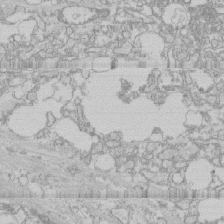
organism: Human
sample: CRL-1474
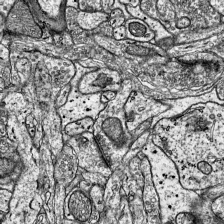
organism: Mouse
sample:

######

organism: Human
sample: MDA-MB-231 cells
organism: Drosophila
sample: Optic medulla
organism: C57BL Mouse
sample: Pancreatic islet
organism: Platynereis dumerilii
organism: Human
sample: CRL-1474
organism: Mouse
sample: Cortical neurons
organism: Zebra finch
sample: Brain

######

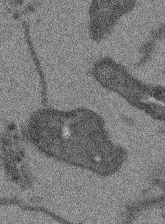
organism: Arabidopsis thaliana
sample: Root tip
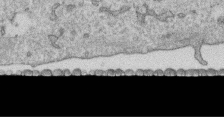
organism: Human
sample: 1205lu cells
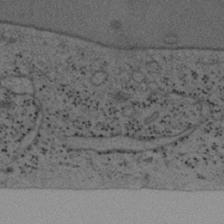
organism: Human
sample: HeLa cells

######

What the task asks
Pull every line containing "sample" from the material above.

Task result
sample: CRL-1474
sample:
sample: MDA-MB-231 cells
sample: Optic medulla
sample: Pancreatic islet
sample: CRL-1474
sample: Cortical neurons
sample: Brain
sample: Root tip
sample: 1205lu cells
sample: HeLa cells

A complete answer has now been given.